→ Brief
In the entries below, find the line with "organism: Zebrafish" and the line with "sample: OT-I killer". Print those two and everything between them exactly, and nothing else.

→ Dataset excerpts

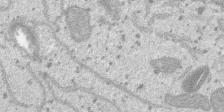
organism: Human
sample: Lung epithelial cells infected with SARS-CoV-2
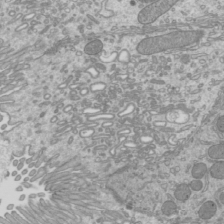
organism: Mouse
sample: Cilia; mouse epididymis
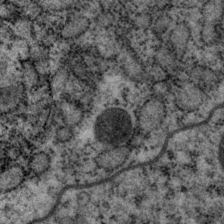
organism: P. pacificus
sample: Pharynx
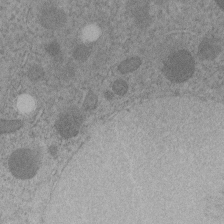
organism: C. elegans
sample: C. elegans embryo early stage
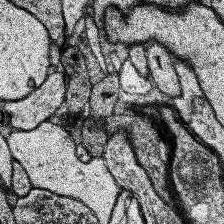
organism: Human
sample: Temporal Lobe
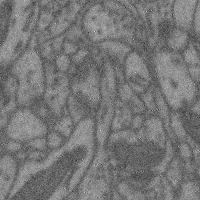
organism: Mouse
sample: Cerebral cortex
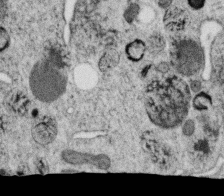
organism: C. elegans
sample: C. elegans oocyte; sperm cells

* * *

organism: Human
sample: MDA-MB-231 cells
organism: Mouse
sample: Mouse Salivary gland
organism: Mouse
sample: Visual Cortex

---

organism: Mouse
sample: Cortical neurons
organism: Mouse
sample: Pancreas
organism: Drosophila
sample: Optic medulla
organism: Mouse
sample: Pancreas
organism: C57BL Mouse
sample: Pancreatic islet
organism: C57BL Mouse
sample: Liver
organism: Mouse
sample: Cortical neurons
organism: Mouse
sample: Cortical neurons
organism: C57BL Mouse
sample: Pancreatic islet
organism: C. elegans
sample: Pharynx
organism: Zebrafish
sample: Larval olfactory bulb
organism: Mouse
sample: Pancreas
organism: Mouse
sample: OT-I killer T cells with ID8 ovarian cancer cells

→ Solution to this task
organism: Zebrafish
sample: Larval olfactory bulb
organism: Mouse
sample: Pancreas
organism: Mouse
sample: OT-I killer T cells with ID8 ovarian cancer cells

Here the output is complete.